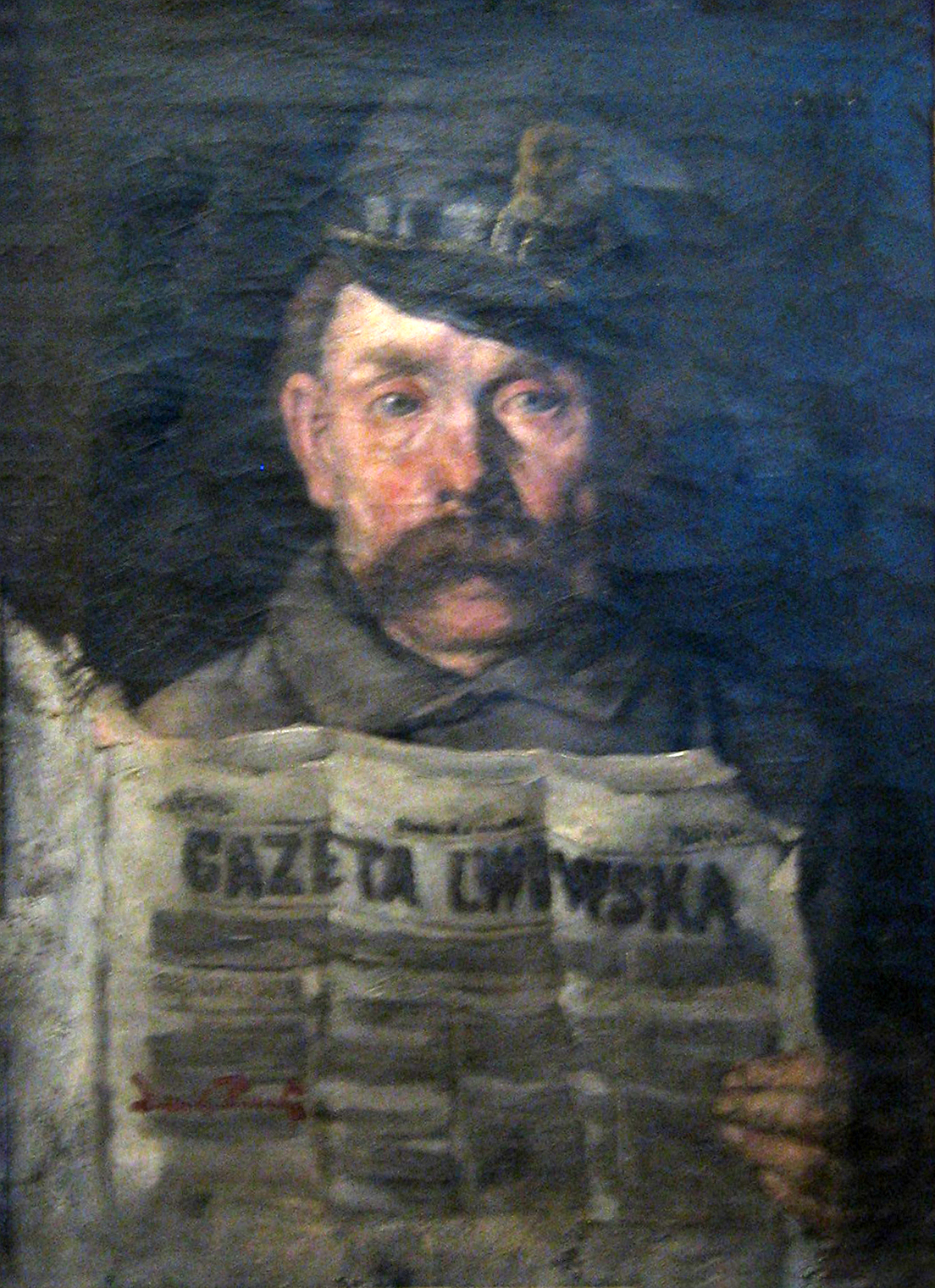 Почтальон
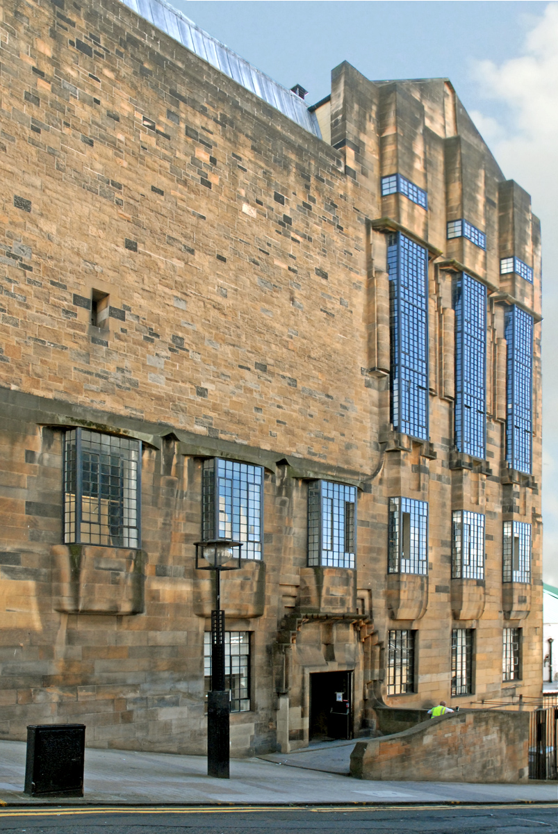 La façade ouest de la "Glasgow School of Art". Les trois fenêtres en hauteur sont celles de la bibliothèque (1907-1909) conçue par Mackintosh (y compris le mobilier), qui occupe trois étages. Charles Rennie Mackintosh (1868-1928) est un architecte, peintre et designer, né à Glasgow, qui est considéré comme un des principaux précurseurs du mouvement moderne. Avec Margaret Macdonald, qui est devenue son épouse en 1900, son ami Herbert McNair et son épouse Frances Macdonald, la soeur de Margaret, tous issus de la "Glasgow School of Art", il a constitué un groupe d'artistes très novateurs pour l'époque appelé "The Four", influencé par l'Art Nouveau, le Symbolisme et par le mouvement anglais "Arts and Crafts". En 1896, Mackintosh, alors âgé de 28 ans, a gagné le concours d'architecture du nouveau bâtiment de la "Glasgow School of Art". Ce bâtiment entièrement conçu par lui et ses collaborateurs a fondé le "Glasgow style" (art nouveau écossais), il a été construit en deux étapes. L'aile ouest a été terminée en 1910, elle comprend la bibliothèque considérée avec la façade du bâtiment comme le chef-d'oeuvre de Mackintosh.
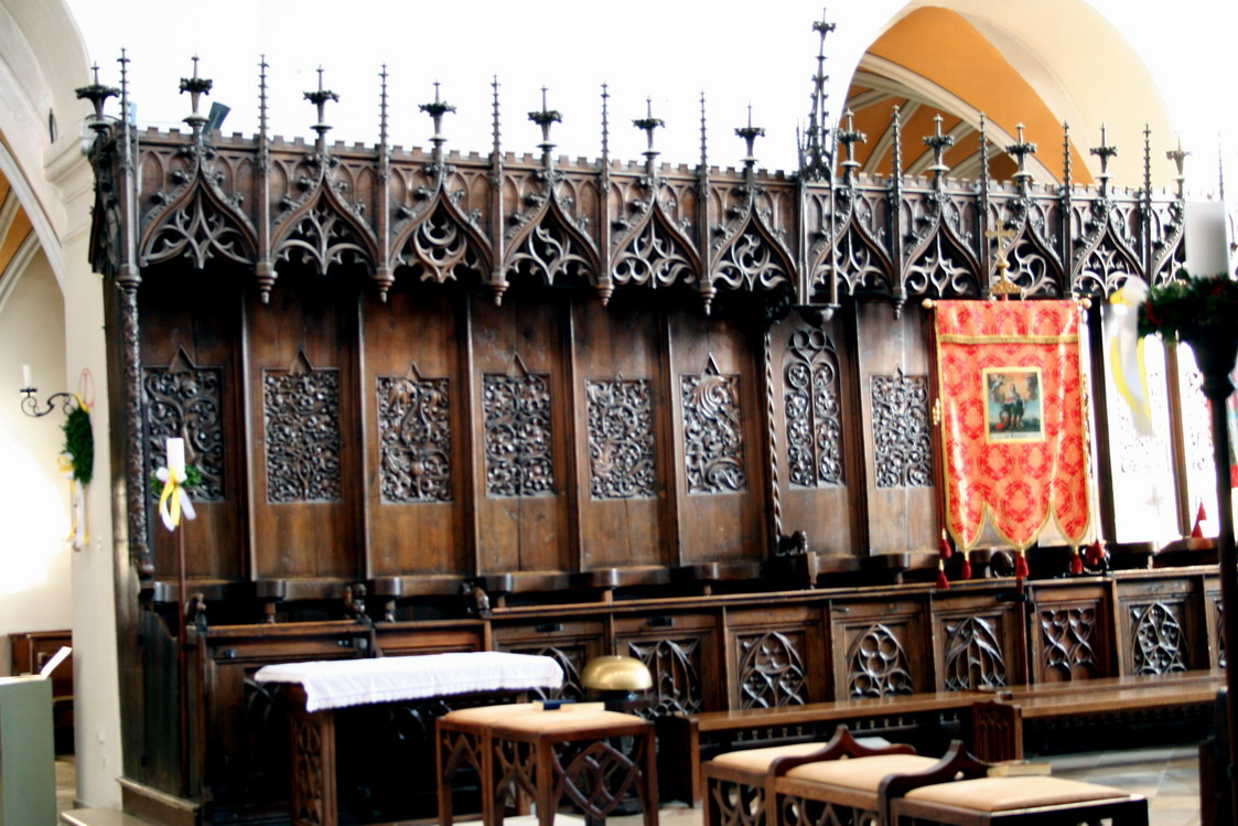 Chorgestuehl/Kastulusmünster Moosburg
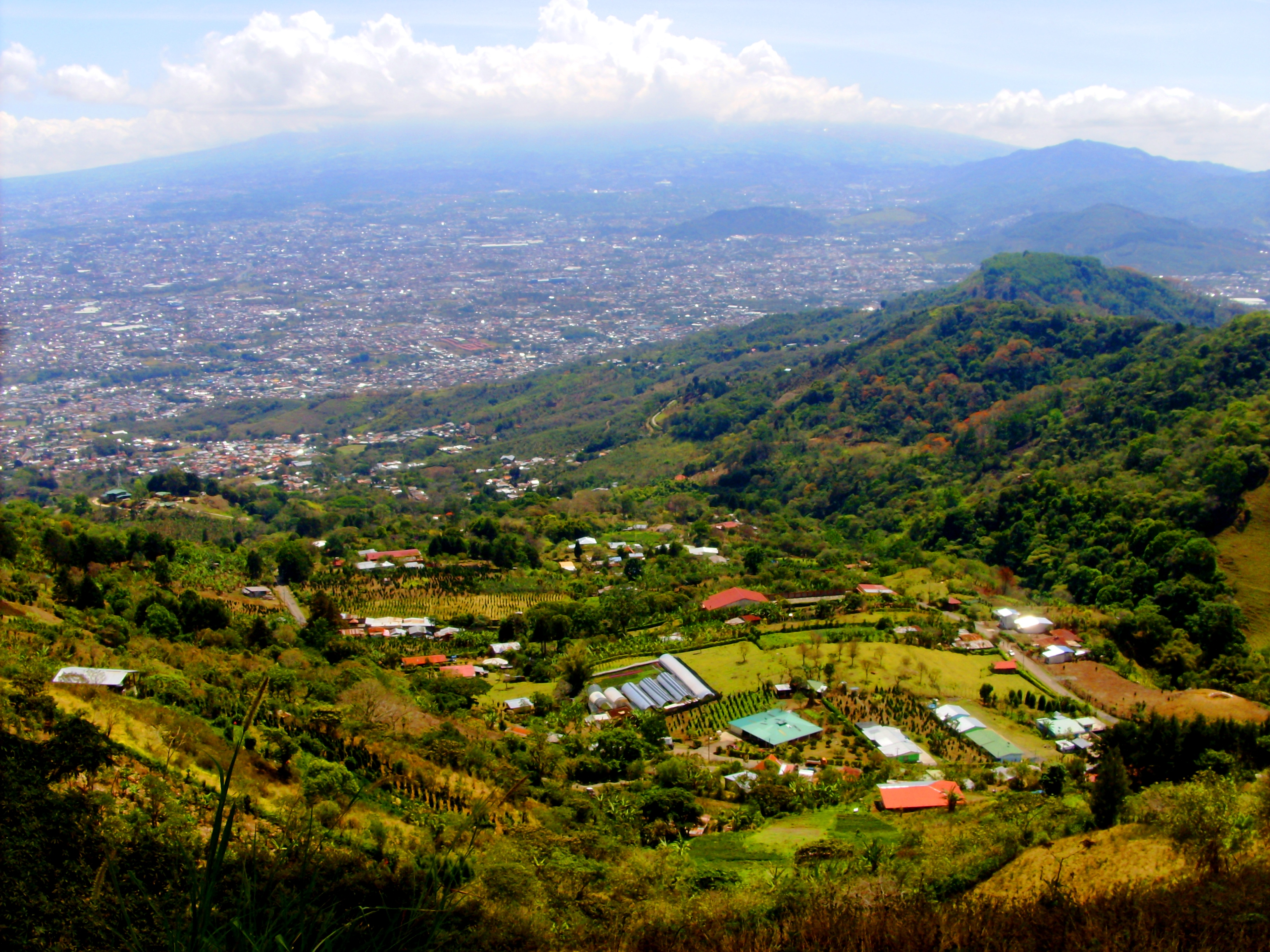 Panorámica desde el Monte de la Cruz.
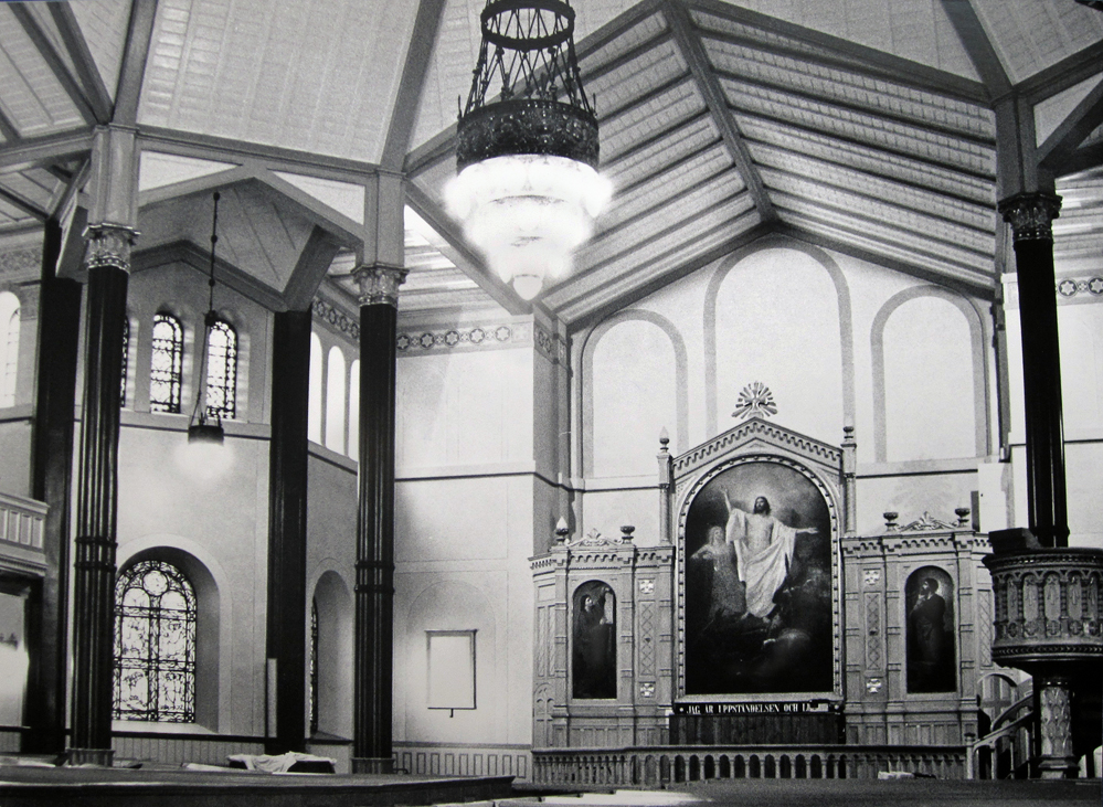 Caroli kyrka i Malmö - nyrenoverad 1990.
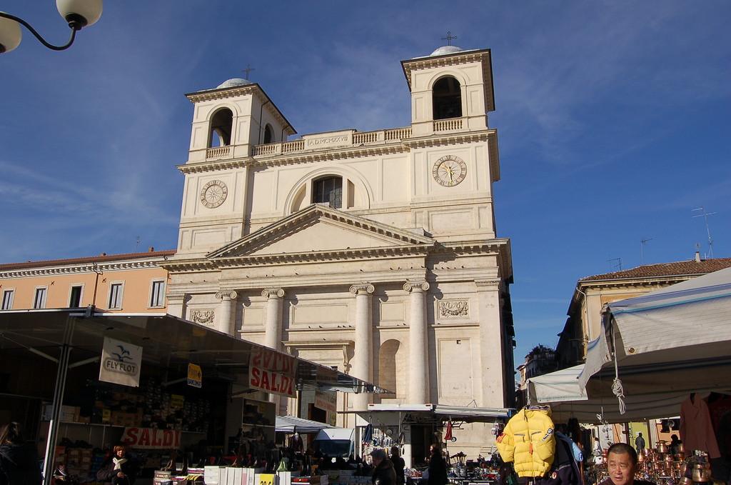 L'Aquila, Italia
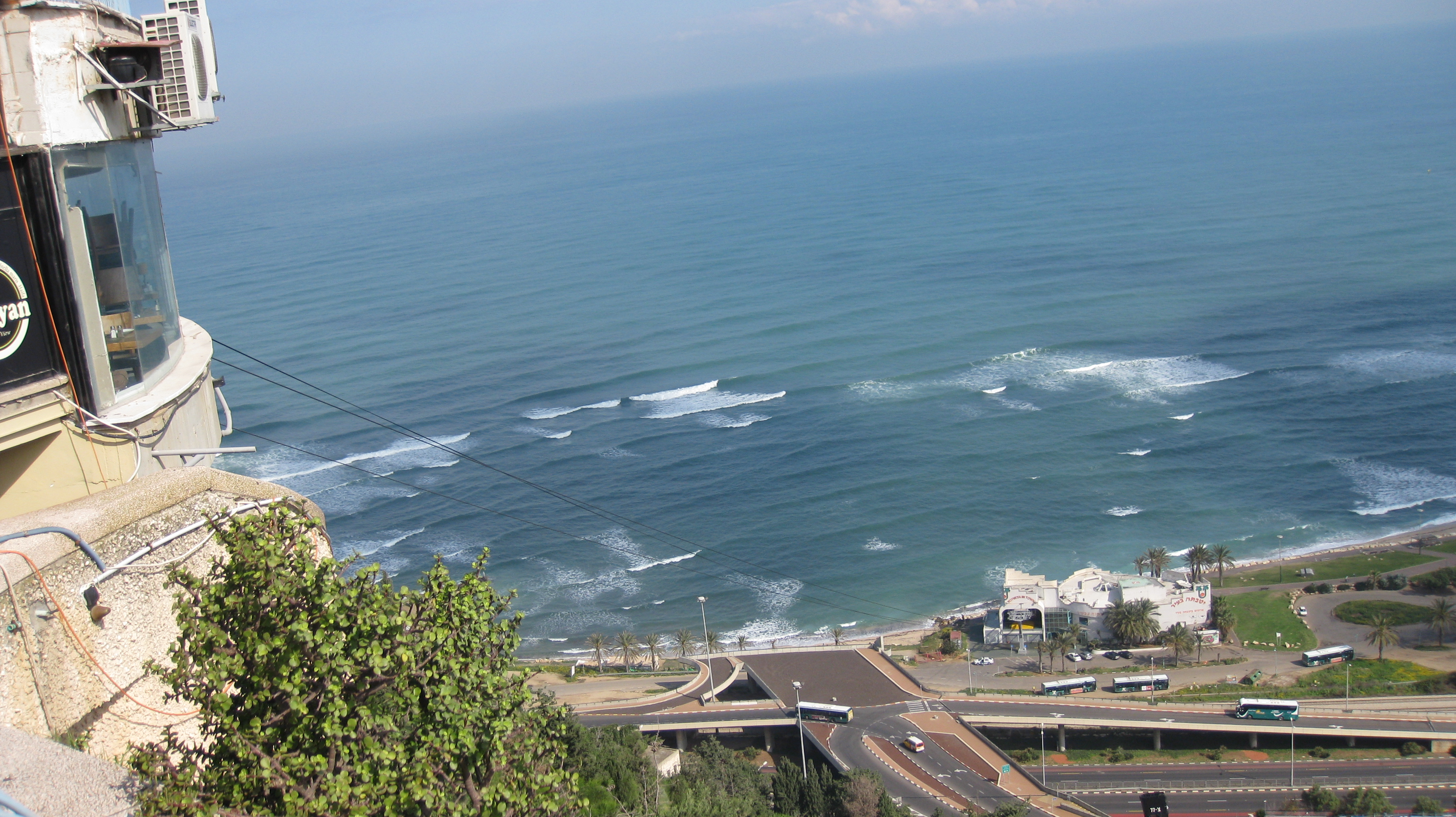 Views from the Stella Maris Observatory הנוף הנשקף ממצפור סטלה מאריס
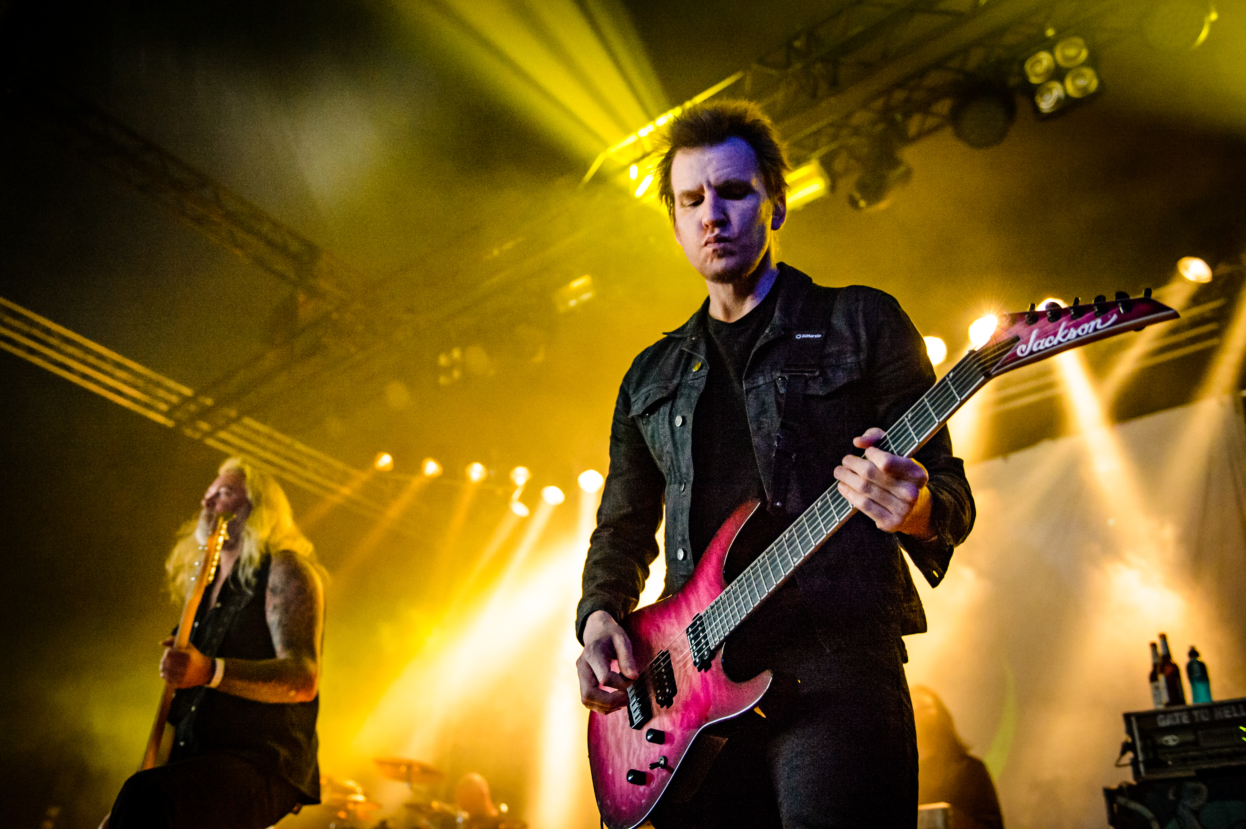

> [Work item] Your answer must be an exact copy of the lines from the line with "Panorámica desde el Monte de la Cruz." to the final line of the data, both ends included, and no pictures.

> [Expected answer]
 Panorámica desde el Monte de la Cruz.
 Caroli kyrka i Malmö - nyrenoverad 1990.
 L'Aquila, Italia
 Views from the Stella Maris Observatory הנוף הנשקף ממצפור סטלה מאריס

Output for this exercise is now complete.